[Items from a data source]
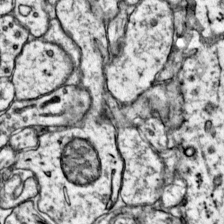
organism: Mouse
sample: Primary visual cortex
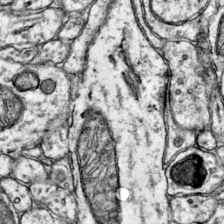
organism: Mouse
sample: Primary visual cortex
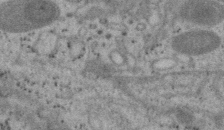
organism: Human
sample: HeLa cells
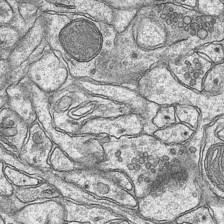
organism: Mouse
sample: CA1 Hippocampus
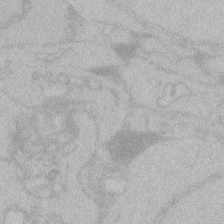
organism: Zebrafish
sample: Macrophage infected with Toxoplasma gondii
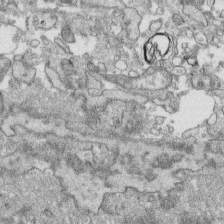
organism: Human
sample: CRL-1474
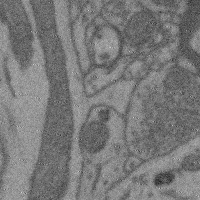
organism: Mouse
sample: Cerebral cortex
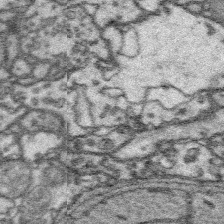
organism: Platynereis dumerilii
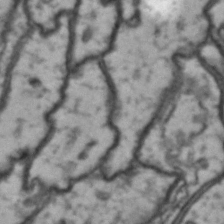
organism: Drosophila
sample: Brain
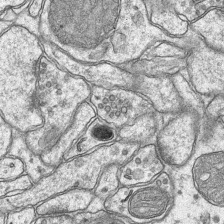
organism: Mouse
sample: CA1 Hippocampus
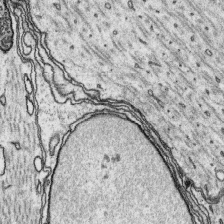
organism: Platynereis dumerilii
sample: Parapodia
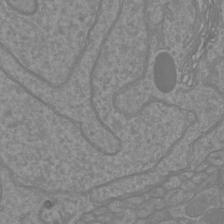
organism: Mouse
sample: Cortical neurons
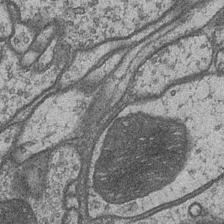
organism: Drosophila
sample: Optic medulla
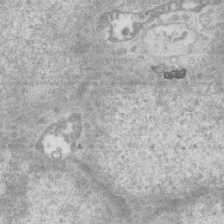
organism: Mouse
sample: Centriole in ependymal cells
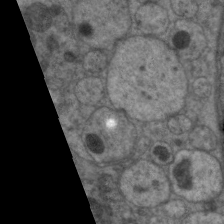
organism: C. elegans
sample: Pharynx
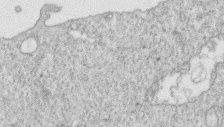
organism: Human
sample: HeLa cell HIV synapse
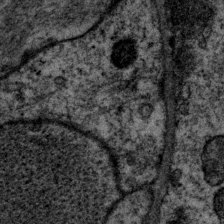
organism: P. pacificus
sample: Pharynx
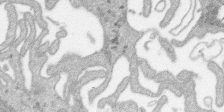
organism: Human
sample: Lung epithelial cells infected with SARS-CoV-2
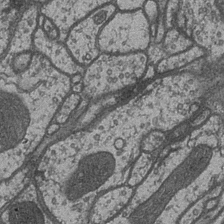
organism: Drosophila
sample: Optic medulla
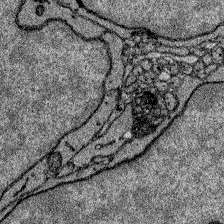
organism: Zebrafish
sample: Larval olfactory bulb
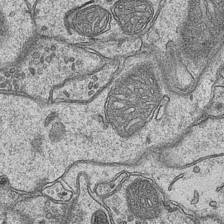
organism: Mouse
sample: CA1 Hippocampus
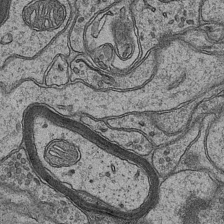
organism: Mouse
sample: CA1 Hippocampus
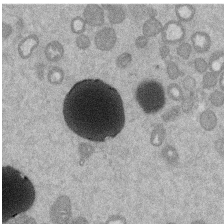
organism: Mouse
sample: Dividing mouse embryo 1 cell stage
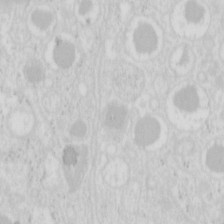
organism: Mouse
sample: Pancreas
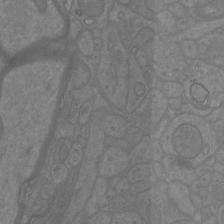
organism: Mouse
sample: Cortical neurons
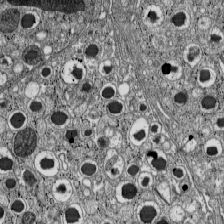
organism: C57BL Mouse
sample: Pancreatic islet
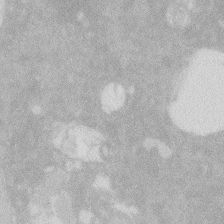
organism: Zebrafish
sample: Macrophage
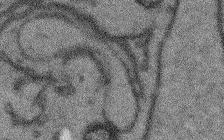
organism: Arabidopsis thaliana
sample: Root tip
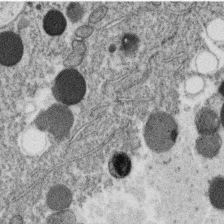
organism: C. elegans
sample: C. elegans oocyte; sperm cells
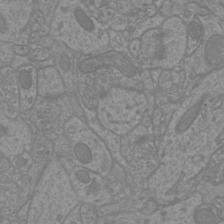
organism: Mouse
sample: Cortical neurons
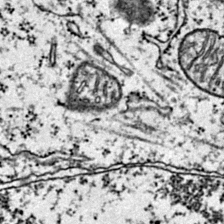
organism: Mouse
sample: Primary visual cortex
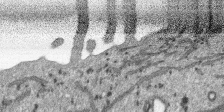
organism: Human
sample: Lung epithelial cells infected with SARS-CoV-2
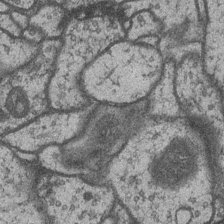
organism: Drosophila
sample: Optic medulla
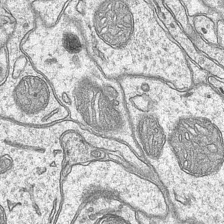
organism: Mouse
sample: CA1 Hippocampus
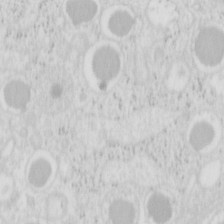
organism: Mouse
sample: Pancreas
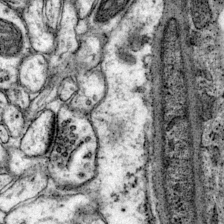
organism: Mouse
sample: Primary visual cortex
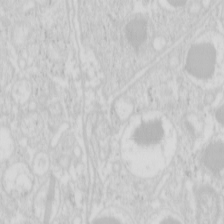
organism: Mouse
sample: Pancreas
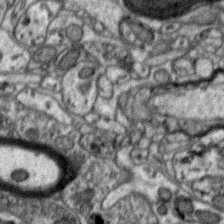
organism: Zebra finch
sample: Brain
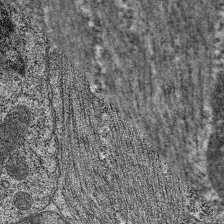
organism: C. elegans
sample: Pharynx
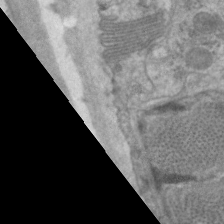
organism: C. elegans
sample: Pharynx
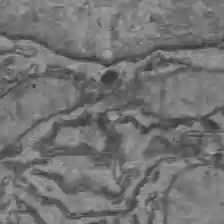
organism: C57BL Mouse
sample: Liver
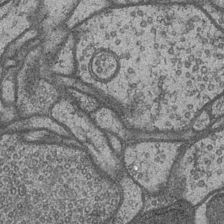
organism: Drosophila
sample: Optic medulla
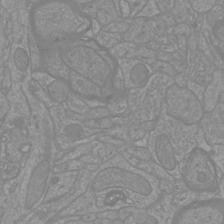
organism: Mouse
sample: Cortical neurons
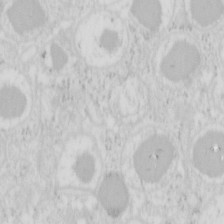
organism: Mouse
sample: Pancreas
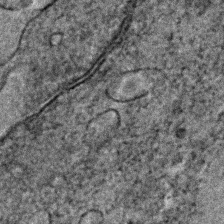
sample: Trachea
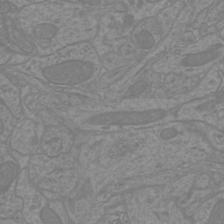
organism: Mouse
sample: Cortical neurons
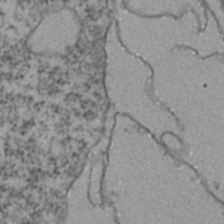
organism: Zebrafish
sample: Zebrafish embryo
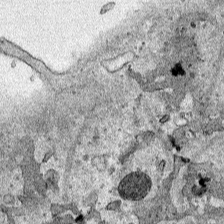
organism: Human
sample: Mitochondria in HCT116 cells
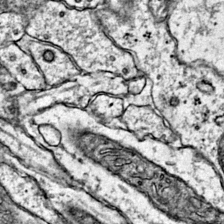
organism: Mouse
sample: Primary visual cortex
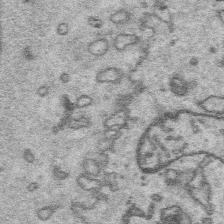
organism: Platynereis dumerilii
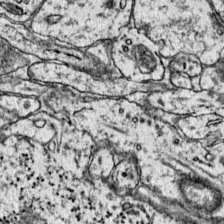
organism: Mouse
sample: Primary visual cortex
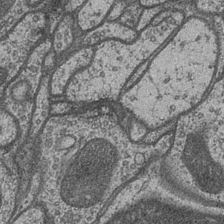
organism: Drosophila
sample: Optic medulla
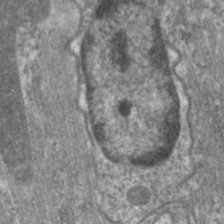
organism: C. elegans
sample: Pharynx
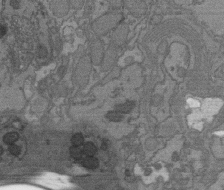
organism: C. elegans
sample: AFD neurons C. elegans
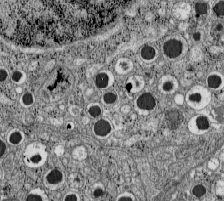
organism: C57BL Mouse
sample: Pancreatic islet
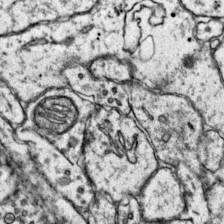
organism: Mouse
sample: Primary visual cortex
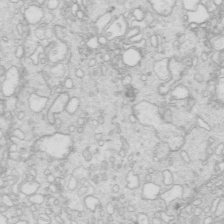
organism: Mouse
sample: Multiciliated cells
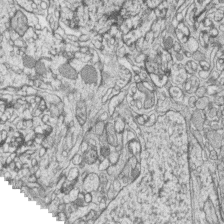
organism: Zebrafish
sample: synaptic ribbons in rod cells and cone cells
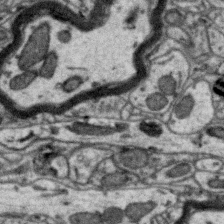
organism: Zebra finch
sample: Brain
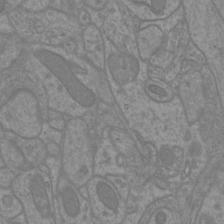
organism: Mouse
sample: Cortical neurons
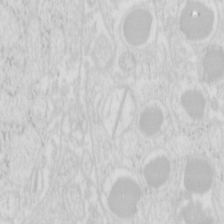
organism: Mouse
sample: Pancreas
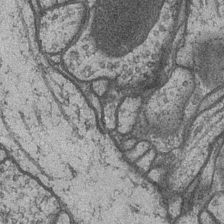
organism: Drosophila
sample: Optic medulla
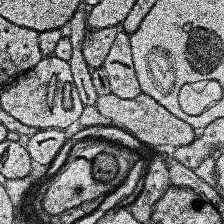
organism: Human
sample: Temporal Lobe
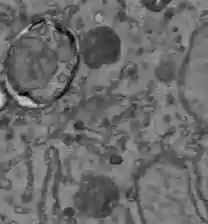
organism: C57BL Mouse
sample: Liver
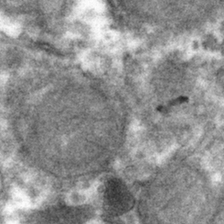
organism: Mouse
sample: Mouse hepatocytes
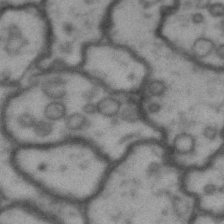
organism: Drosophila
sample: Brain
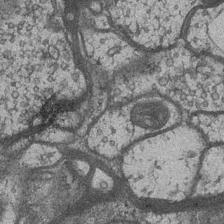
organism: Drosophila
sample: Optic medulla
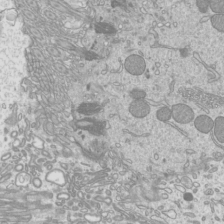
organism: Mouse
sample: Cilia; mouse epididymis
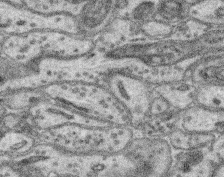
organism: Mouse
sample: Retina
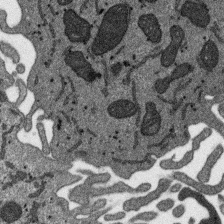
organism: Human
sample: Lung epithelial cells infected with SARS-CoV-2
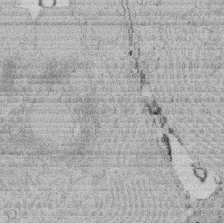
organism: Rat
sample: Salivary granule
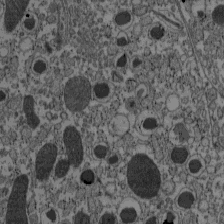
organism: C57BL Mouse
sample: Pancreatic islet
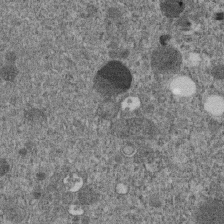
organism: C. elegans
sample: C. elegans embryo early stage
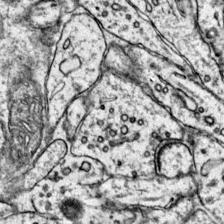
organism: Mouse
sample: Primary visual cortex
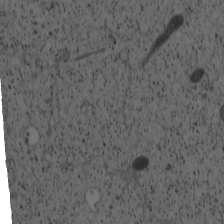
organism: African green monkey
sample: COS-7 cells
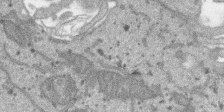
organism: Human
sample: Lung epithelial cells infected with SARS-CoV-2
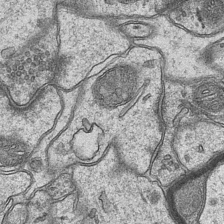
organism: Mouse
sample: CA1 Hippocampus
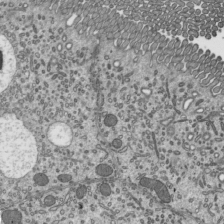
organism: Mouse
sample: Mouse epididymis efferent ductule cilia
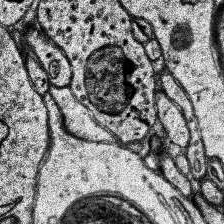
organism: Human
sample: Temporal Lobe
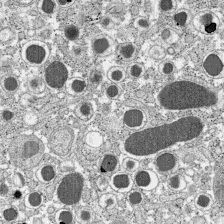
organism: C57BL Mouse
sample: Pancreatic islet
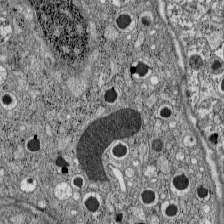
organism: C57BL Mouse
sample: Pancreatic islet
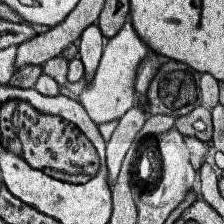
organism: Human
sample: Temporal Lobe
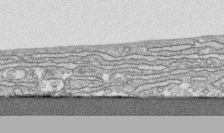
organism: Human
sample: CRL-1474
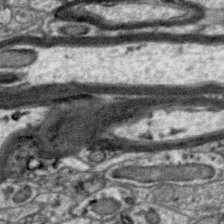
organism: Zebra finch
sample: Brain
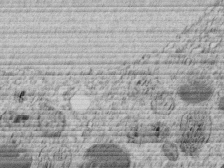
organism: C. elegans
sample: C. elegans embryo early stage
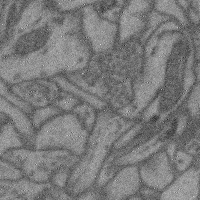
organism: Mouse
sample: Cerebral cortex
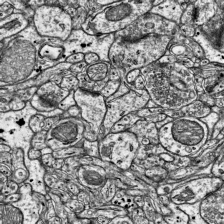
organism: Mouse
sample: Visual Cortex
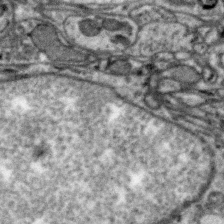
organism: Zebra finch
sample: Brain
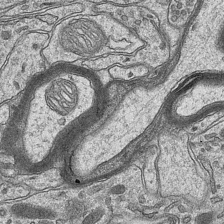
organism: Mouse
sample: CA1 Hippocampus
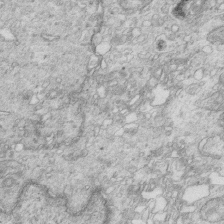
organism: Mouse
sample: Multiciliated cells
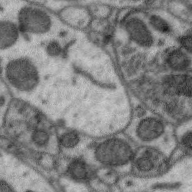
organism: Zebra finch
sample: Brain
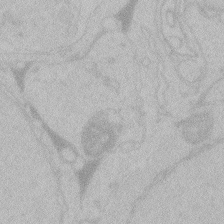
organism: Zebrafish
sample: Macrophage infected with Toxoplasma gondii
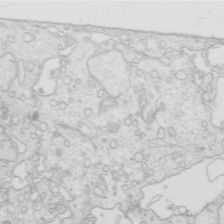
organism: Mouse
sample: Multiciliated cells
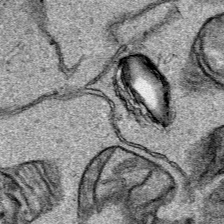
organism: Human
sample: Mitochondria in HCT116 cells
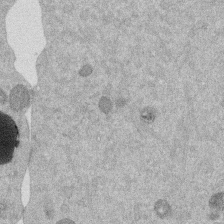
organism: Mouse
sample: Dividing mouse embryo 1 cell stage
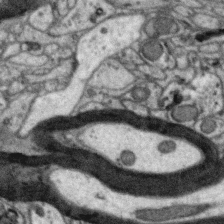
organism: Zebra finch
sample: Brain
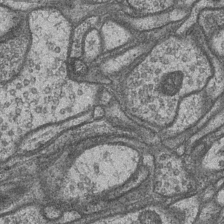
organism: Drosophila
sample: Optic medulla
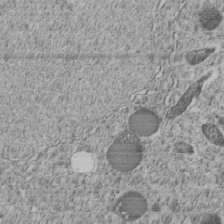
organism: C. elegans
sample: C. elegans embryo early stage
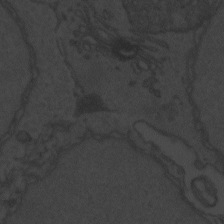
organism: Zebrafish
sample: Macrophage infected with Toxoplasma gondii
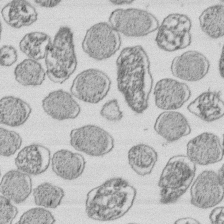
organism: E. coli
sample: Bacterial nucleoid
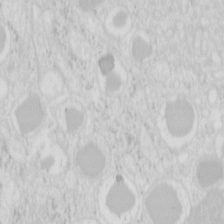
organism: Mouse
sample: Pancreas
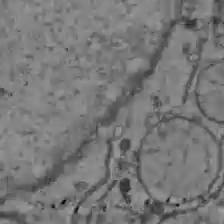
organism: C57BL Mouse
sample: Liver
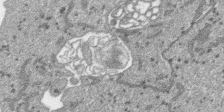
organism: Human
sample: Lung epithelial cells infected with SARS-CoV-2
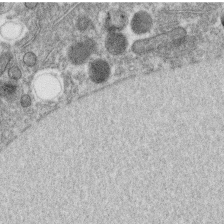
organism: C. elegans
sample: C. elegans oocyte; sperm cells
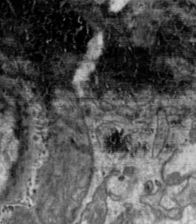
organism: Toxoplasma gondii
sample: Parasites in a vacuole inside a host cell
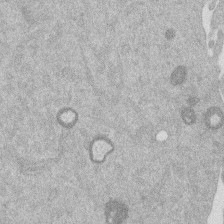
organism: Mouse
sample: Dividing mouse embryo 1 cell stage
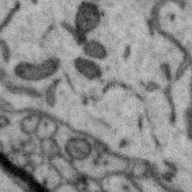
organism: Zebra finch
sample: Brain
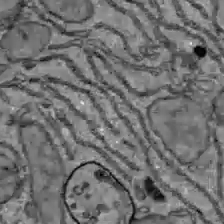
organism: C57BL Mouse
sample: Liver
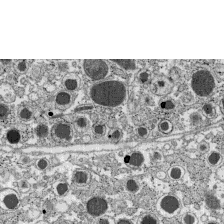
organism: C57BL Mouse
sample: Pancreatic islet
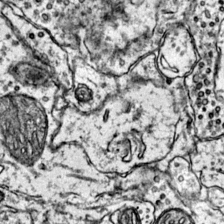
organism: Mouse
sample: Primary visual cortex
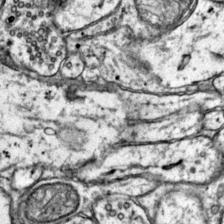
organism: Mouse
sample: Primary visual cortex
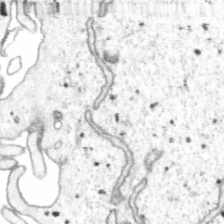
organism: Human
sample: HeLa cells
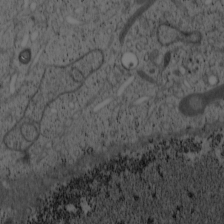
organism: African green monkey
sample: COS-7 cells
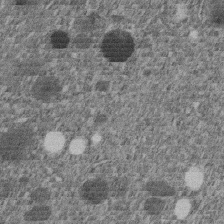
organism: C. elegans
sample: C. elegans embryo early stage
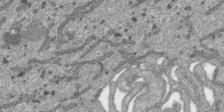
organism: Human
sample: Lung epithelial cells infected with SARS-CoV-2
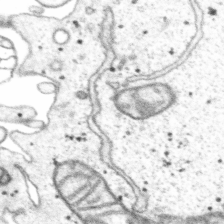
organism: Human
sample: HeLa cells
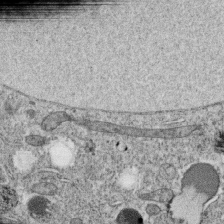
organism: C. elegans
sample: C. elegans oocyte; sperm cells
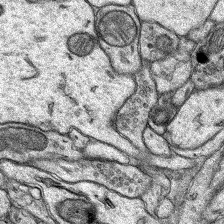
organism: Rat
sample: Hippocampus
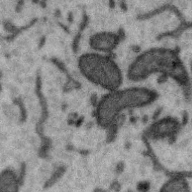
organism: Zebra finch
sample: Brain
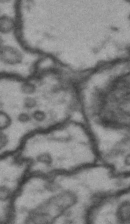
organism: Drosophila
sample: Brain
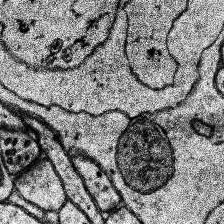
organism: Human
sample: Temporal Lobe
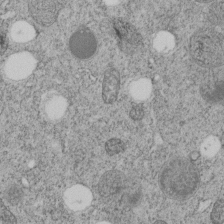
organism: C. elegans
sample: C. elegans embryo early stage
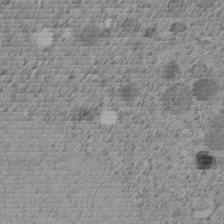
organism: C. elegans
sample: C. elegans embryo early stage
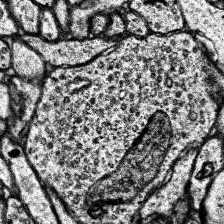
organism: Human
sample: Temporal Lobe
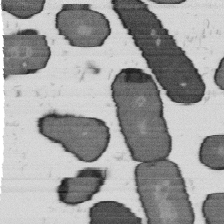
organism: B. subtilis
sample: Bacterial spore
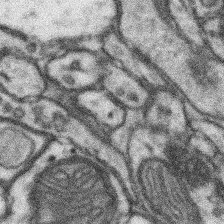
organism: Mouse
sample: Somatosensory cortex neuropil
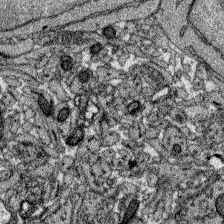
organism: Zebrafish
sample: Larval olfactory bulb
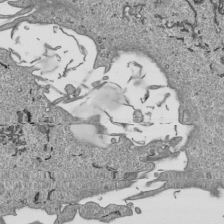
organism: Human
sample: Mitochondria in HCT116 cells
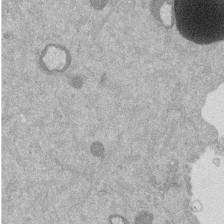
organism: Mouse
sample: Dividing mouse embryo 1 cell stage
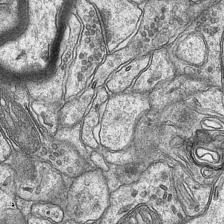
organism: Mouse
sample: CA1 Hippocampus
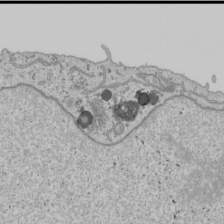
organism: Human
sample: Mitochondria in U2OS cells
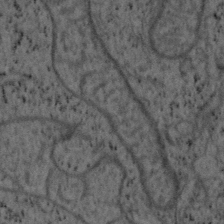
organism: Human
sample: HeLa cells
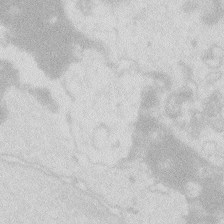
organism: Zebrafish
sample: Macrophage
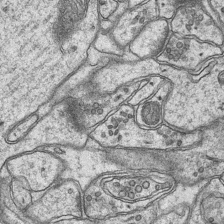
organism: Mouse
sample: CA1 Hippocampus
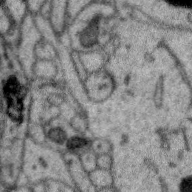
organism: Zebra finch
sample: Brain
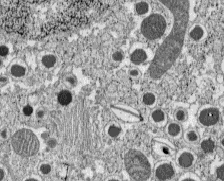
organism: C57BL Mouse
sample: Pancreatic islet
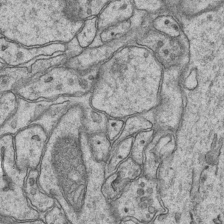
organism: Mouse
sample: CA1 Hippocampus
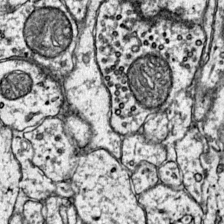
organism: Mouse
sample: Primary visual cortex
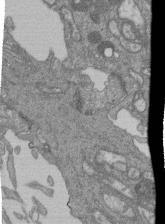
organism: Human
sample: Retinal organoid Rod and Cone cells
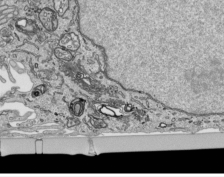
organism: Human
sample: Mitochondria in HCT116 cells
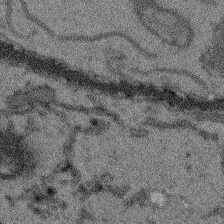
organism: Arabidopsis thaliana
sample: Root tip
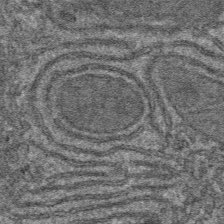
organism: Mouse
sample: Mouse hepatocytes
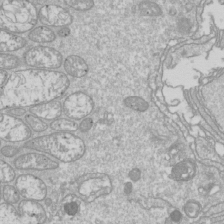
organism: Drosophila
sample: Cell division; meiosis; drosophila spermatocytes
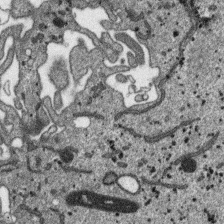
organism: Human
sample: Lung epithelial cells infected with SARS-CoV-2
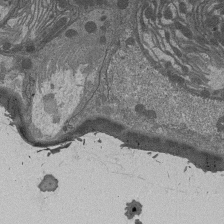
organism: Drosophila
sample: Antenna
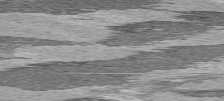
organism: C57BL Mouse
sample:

◆ **PROBLEM REQUIREMENTS**: All lines from the start of the entries above through the line containing "sample: Zebrafish embryo" are to be given again exactly; the pictures are not.

◆ **YOUR SOLUTION**:
organism: Mouse
sample: Primary visual cortex
organism: Mouse
sample: Primary visual cortex
organism: Human
sample: HeLa cells
organism: Mouse
sample: CA1 Hippocampus
organism: Zebrafish
sample: Macrophage infected with Toxoplasma gondii
organism: Human
sample: CRL-1474
organism: Mouse
sample: Cerebral cortex
organism: Platynereis dumerilii
organism: Drosophila
sample: Brain
organism: Mouse
sample: CA1 Hippocampus
organism: Platynereis dumerilii
sample: Parapodia
organism: Mouse
sample: Cortical neurons
organism: Drosophila
sample: Optic medulla
organism: Mouse
sample: Centriole in ependymal cells
organism: C. elegans
sample: Pharynx
organism: Human
sample: HeLa cell HIV synapse
organism: P. pacificus
sample: Pharynx
organism: Human
sample: Lung epithelial cells infected with SARS-CoV-2
organism: Drosophila
sample: Optic medulla
organism: Zebrafish
sample: Larval olfactory bulb
organism: Mouse
sample: CA1 Hippocampus
organism: Mouse
sample: CA1 Hippocampus
organism: Mouse
sample: Dividing mouse embryo 1 cell stage
organism: Mouse
sample: Pancreas
organism: Mouse
sample: Cortical neurons
organism: C57BL Mouse
sample: Pancreatic islet
organism: Zebrafish
sample: Macrophage
organism: Arabidopsis thaliana
sample: Root tip
organism: C. elegans
sample: C. elegans oocyte; sperm cells
organism: Mouse
sample: Cortical neurons
organism: Mouse
sample: Primary visual cortex
organism: Human
sample: Lung epithelial cells infected with SARS-CoV-2
organism: Drosophila
sample: Optic medulla
organism: Mouse
sample: CA1 Hippocampus
organism: Mouse
sample: Pancreas
organism: Mouse
sample: Primary visual cortex
organism: Mouse
sample: Pancreas
organism: Zebra finch
sample: Brain
organism: C. elegans
sample: Pharynx
organism: C. elegans
sample: Pharynx
organism: C57BL Mouse
sample: Liver
organism: Drosophila
sample: Optic medulla
organism: Mouse
sample: Cortical neurons
organism: Mouse
sample: Pancreas
sample: Trachea
organism: Mouse
sample: Cortical neurons
organism: Zebrafish
sample: Zebrafish embryo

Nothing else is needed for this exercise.